*Supplied records*
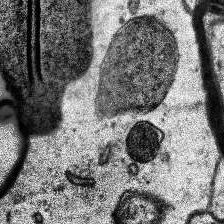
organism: Human
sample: Temporal Lobe
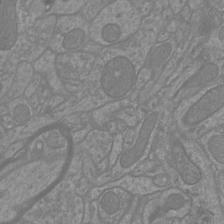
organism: Mouse
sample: Cortical neurons
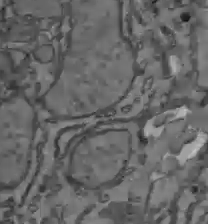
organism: C57BL Mouse
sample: Liver
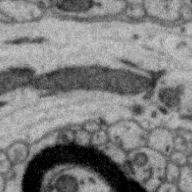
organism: Zebra finch
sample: Brain
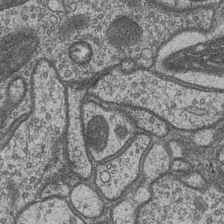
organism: Drosophila
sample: Optic medulla
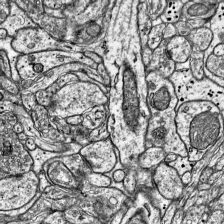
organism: Mouse
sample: Visual Cortex

*Task instructions*
Your reply should be the entries above, repeated exactly and free of pictures.

*Exercise solution*
organism: Human
sample: Temporal Lobe
organism: Mouse
sample: Cortical neurons
organism: C57BL Mouse
sample: Liver
organism: Zebra finch
sample: Brain
organism: Drosophila
sample: Optic medulla
organism: Mouse
sample: Visual Cortex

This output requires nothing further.